Work instructions
You are asked to copy the entire listing exactly, apart from its pictures.

Start of Data extract

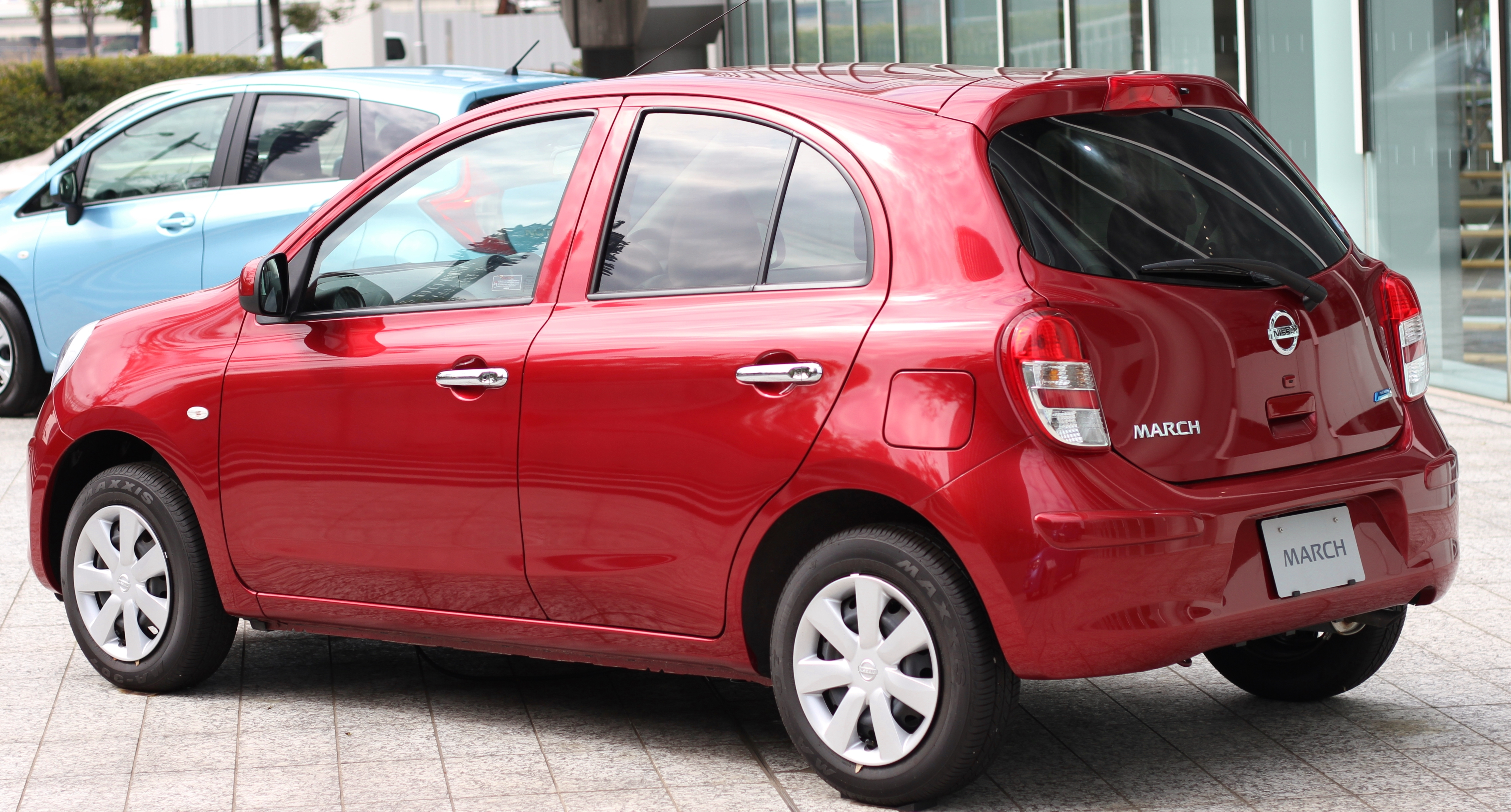 Nissan March
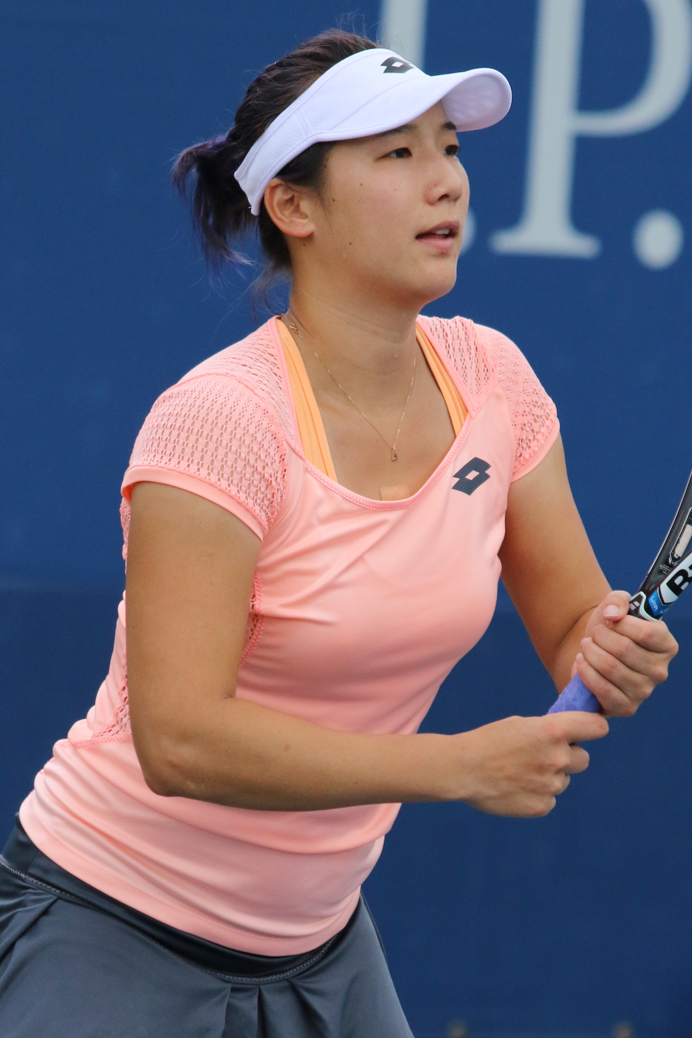 Zhang KL. US16 (20)
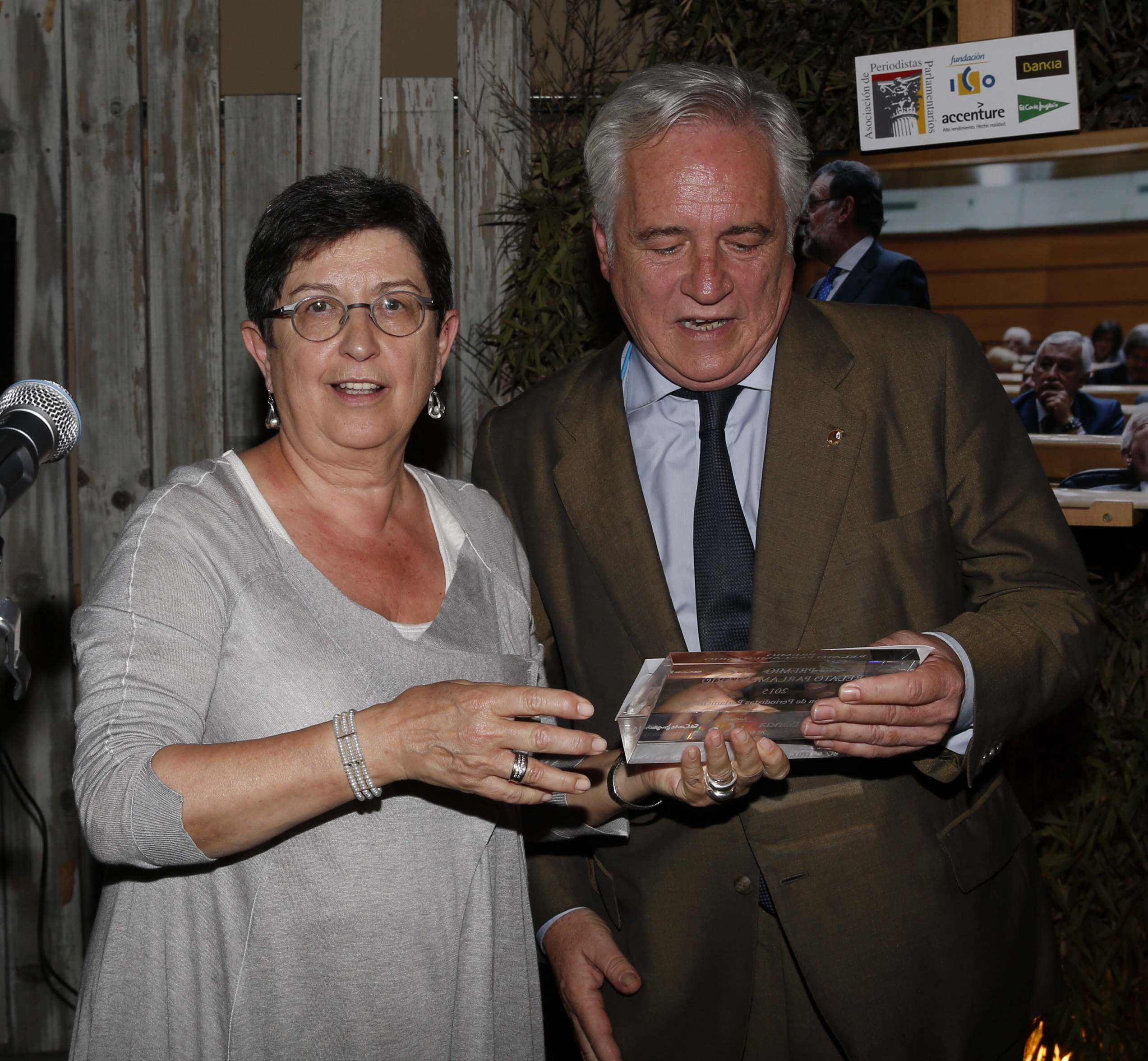 Ganador Relatos Parlamentarios 2015 Joaquín Luis Ramírez Rodríguez

End of Data extract

Task solution
 Nissan March
 Zhang KL. US16 (20)
 Ganador Relatos Parlamentarios 2015 Joaquín Luis Ramírez Rodríguez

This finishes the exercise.